As the market continues to mature, bitcoin’s “store-of-value” characteristics may become more apparent and this is where bitcoin could become a more traditional inflation-hedging instrument.
2) High inflation is not the only factor impacting 2021/22 global markets
2021 is too short a period to assess whether bitcoin is an inflation hedge. The global market hasn’t seen a high inflationary environment like the current one since 1982. Besides inflation, there are geopolitical factors, the post-covid economic recovery, and other macro factors driving the assets' performance. Indeed, this may be the reason why gold, as a traditional inflation hedge, did not react until 2022 to high inflation.
There are other challenges unique to crypto in 2021/22, namely regulation shifts, i.e. China’s blanket ban on crypto; and social media influences, e.g. Elon Musk tweets. These factors have also impacted the price of bitcoin and cryptoassets alike, adding to the price volatility.

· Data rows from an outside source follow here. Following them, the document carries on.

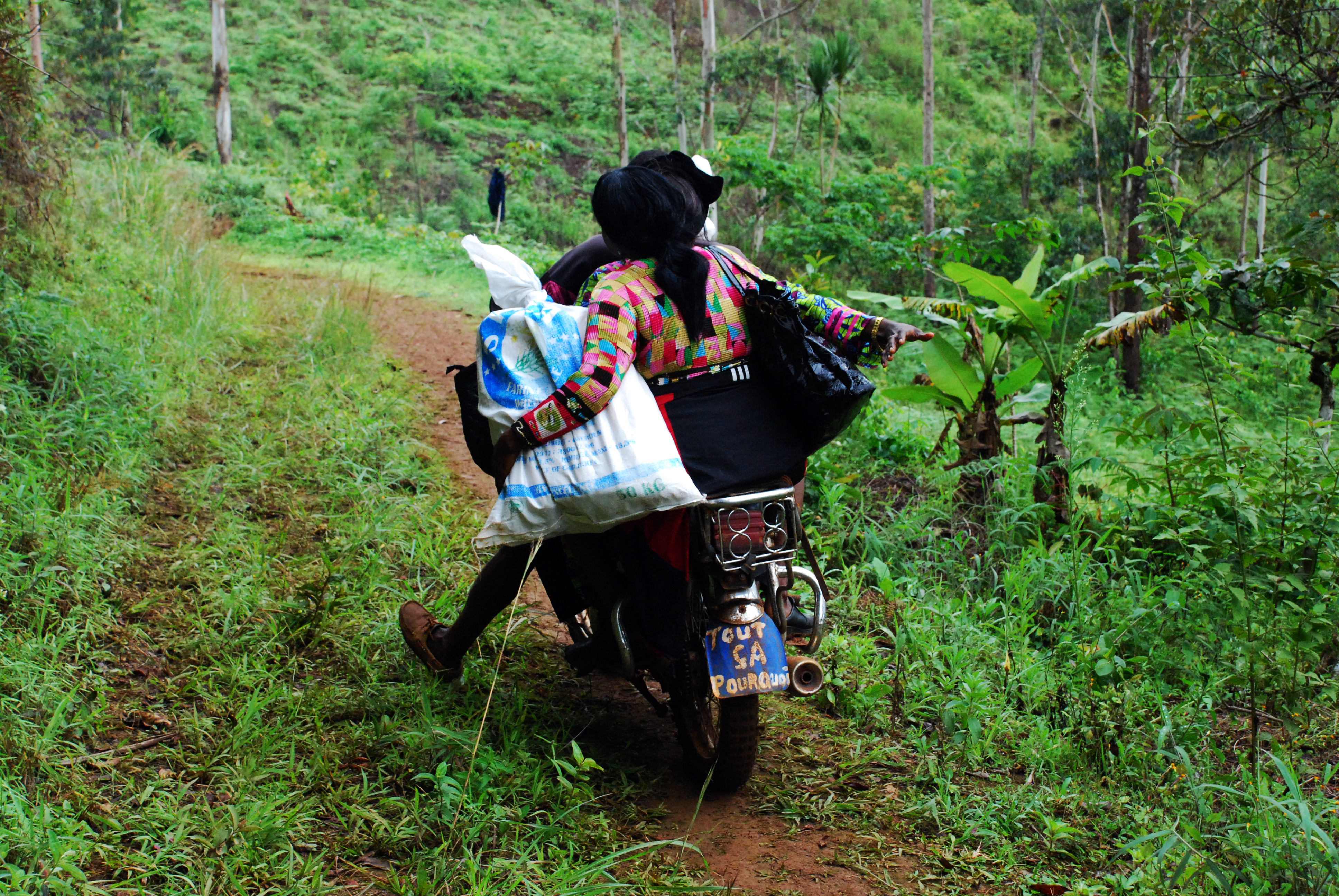 Une moto taxi transportant une cliente dans les routes de village à Bafang au Cameroun.
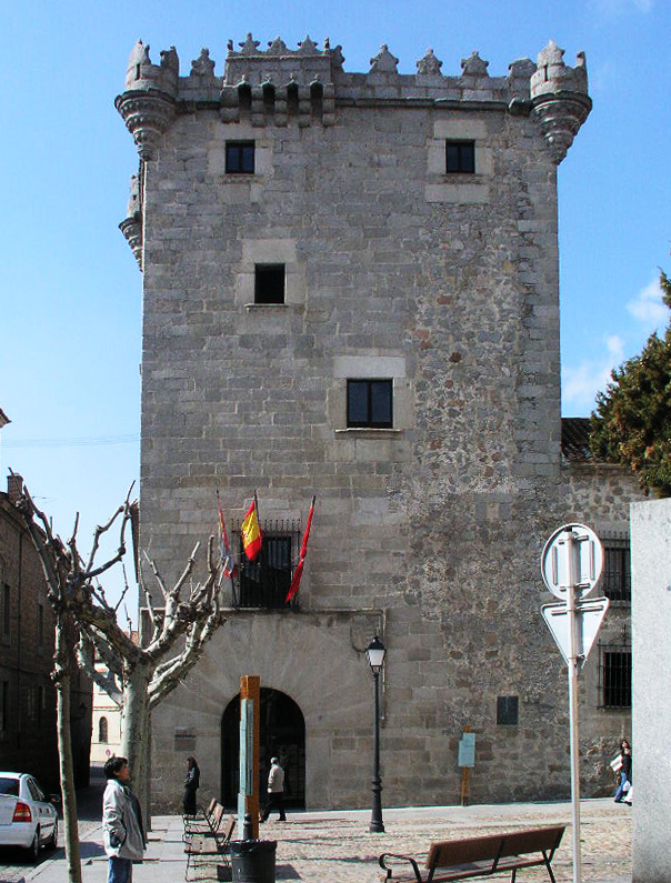 Torreon de los Gusmanes, Ávila de los Caballeros, Spain.
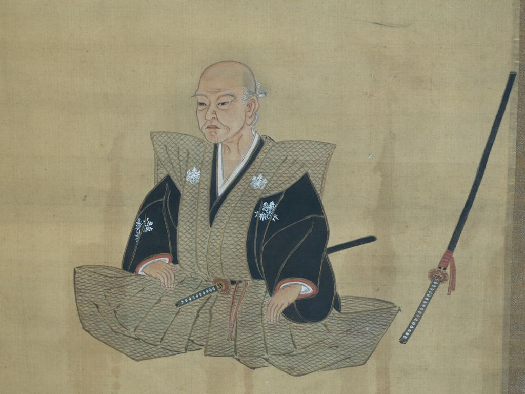 村岡山名三代、山名矩豊
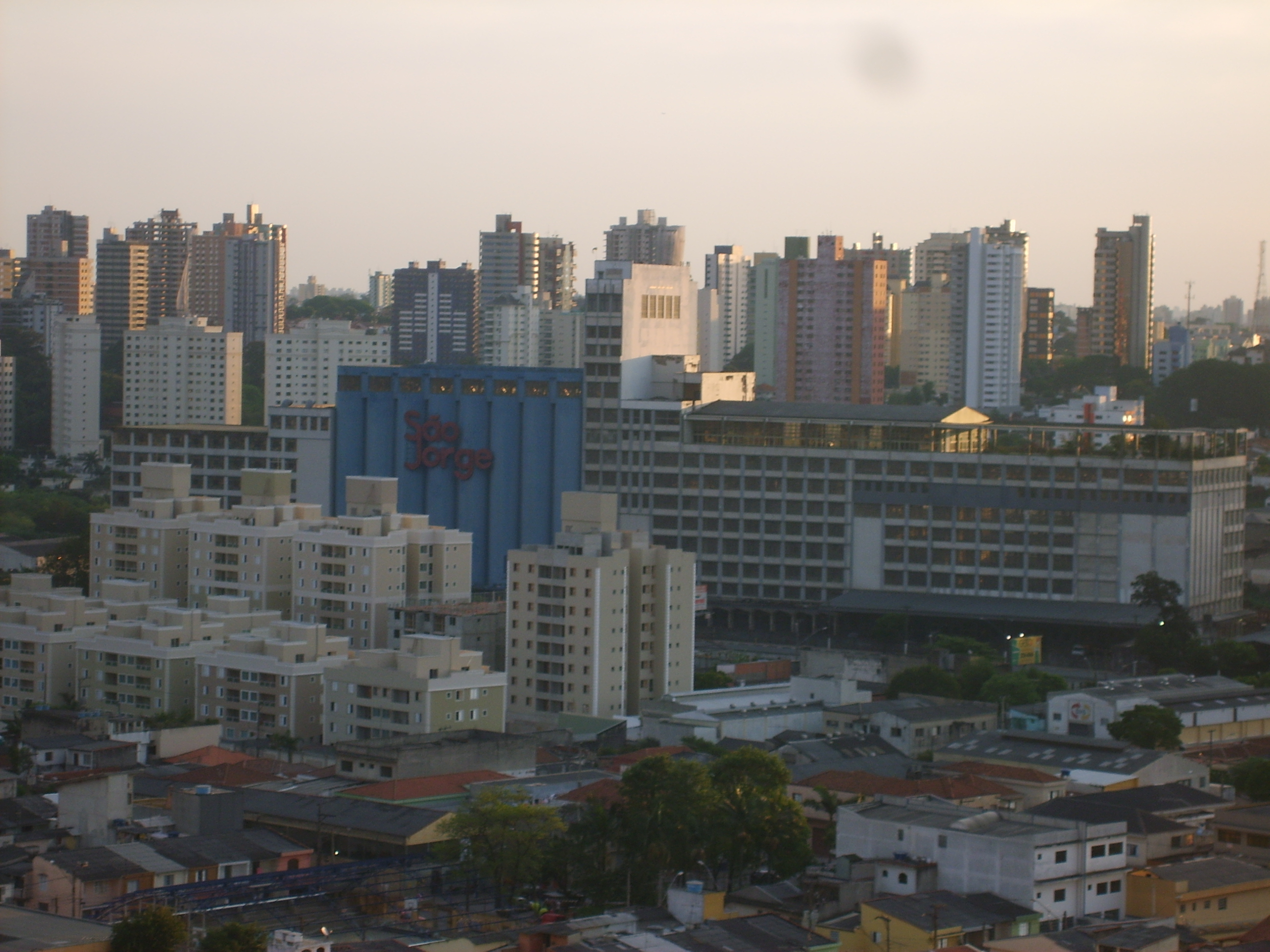 A fabrica do moinho são jorge na cidade de santo andré
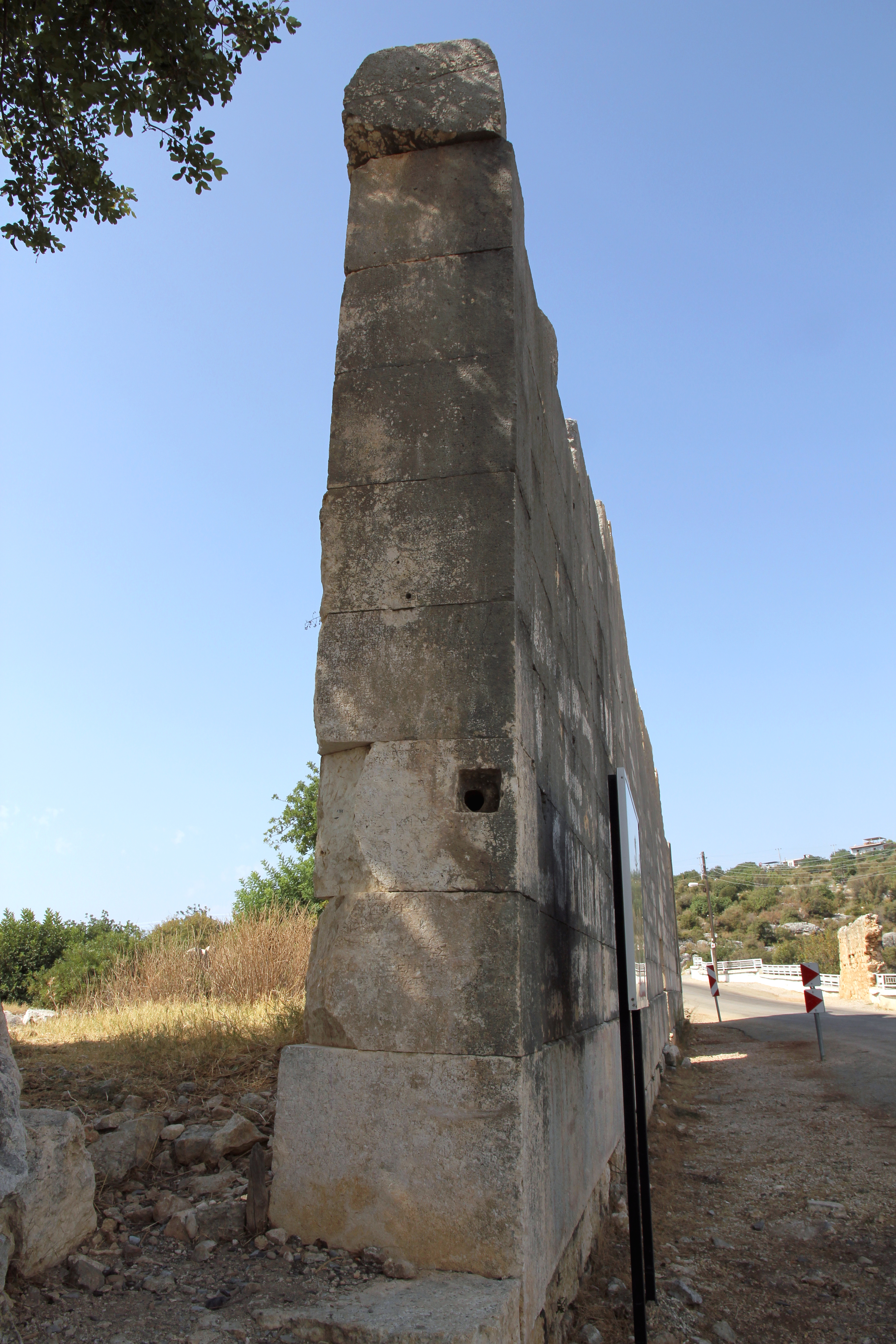 Priesterlisten am Tempel, Cennet ve Cehennem bei Silifke, Südtürkei
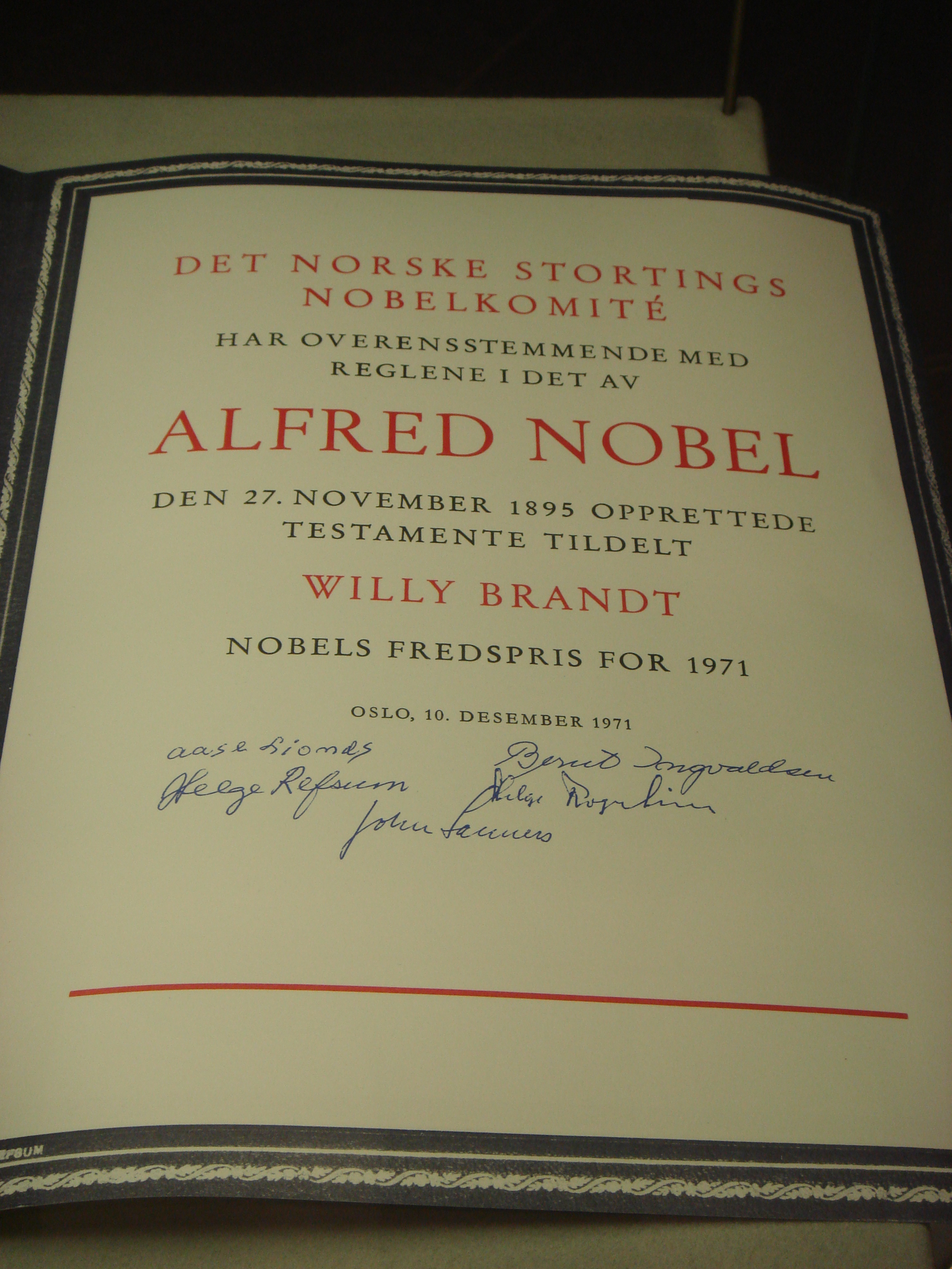 Nobelpreisurkunde Willy Brandt
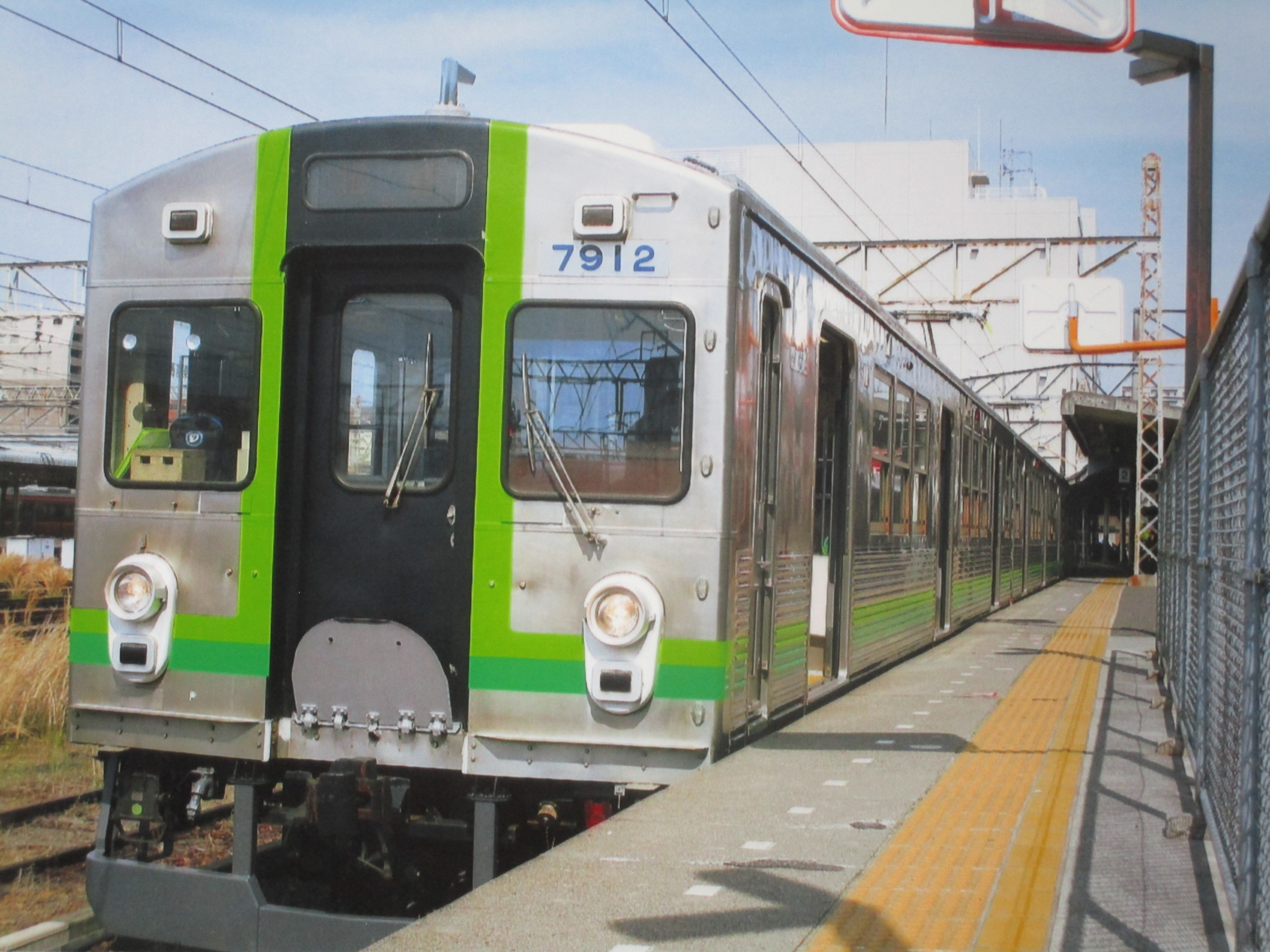 2018年に養老鉄道に譲渡された東急7700系車両
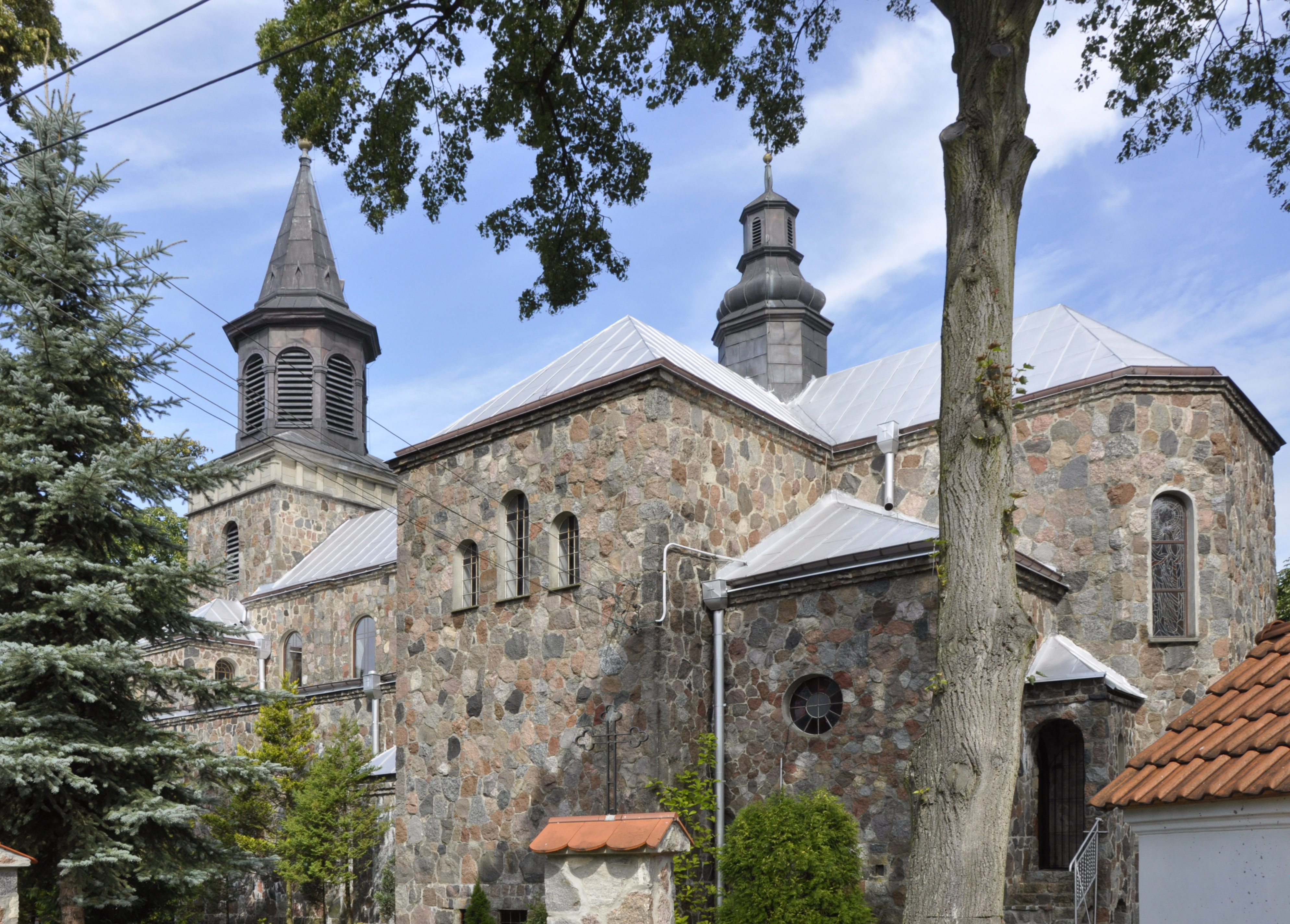 Konary (powiat grójecki), woj. mazowieckie, gmina Warka
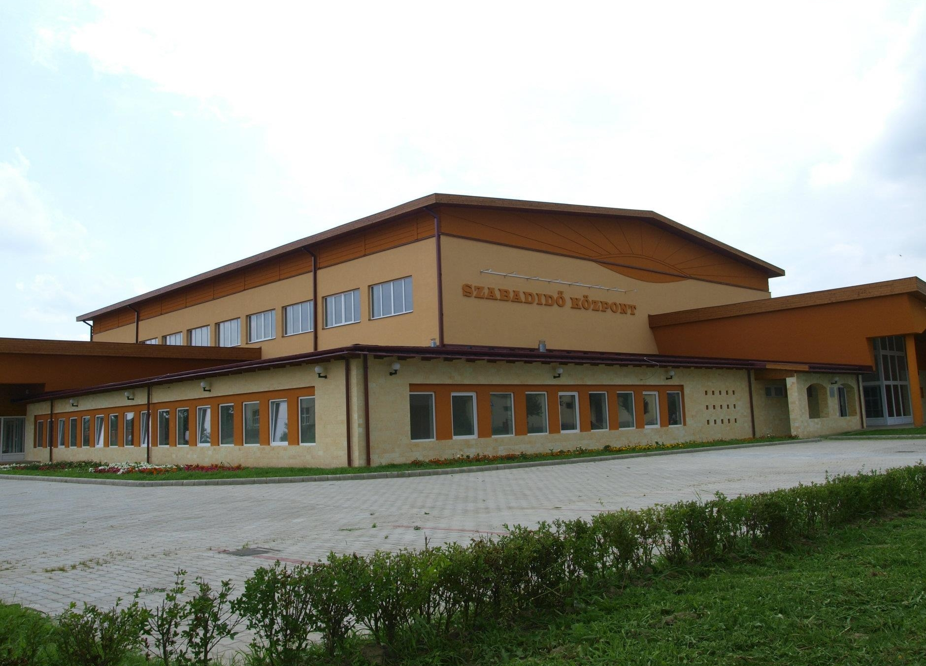 A Szabadidő Központ (Sportcsarnok) Cigándon. Az épületet 2008-ban adták át.
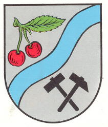 Wappen von Dittweiler
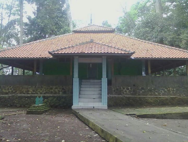 Makam Sunan Wanaperih
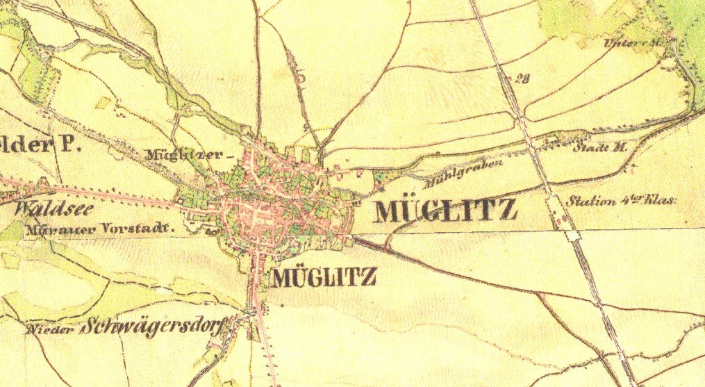 historická mapa Mohelnice, pořízená během II. vojenského mapování v letech 1836-1852
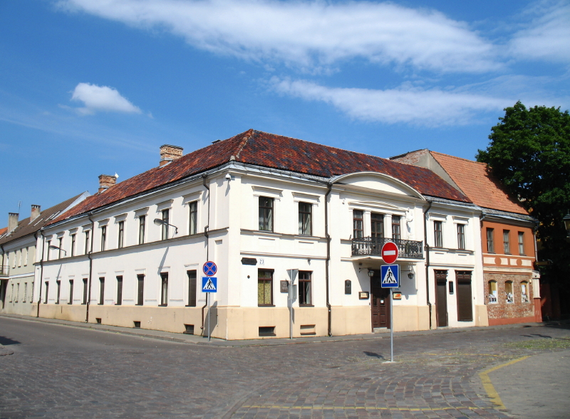 Kauno senamiestis. Saliamono Banaičio spaustuvė

Via these two lenses, investors can now understand why bitcoin has not acted as an inflation hedge in the recent market conditions. Bitcoin’s price history still paints a 30-day rolling volatility of 75.35% annualized.
For investors hesitant of crypto’s volatile nature, another idea is to consider using stablecoins to obtain staking yield as inflation hedge. The idea is that these tokens like tether (USDT) and USD coin (USDC) are created to peg to US dollar, therefore their value stabilizes around USD 1. Staking allows investors to deposit their crypto for certain activities such as providing liquidity and forming the lending pool. In return, the investor is rewarded, currently at 8.3% PA for USDT and 7.2% PA for USDC, much higher than the traditional currency strategies under current market conditions.
However, several risk factors play into account when putting your crypto at stake: market risk – coin value deviates from USD 1; collateral risk – quality and liquidity of the reserve assets i.e., commercial papers, lockup periods, counterparty risk, loss/theft and so on.
Outside stablecoins, other cryptoassets like Solana, Cardano, Avalanche, are also popular options for staking, and there are recognized wrapper solutions such as a Solana staking exchange-traded product (ETP) acting as a one-stop solution, where investors can outsource the crypto trading, custody and staking process to the ETP issuer while benefiting from the enhanced performances from staking. The staking rewards on these proof-of-stake assets are normally much higher compared with stablecoins, as the staked coins have the functional role to validate transactions on the blockchains, generating utility for the network.
Investors habitually invest in gold, real estate, commodities, and other real assets to protect against future inflation. 2021 created a set of complex market conditions, which provided the opportunity to introduce bitcoin and other cryptoassets as a potential investment idea. This nascent asset class introduces a liquid VC-like growth potential for investors to access the disruptive blockchain technology.
As more use cases develop and institutional adoption continues at log speed, crypto assets like bitcoin will grow to stabilise and could potentially act as an effective ‘store-of-value’ solution in the future.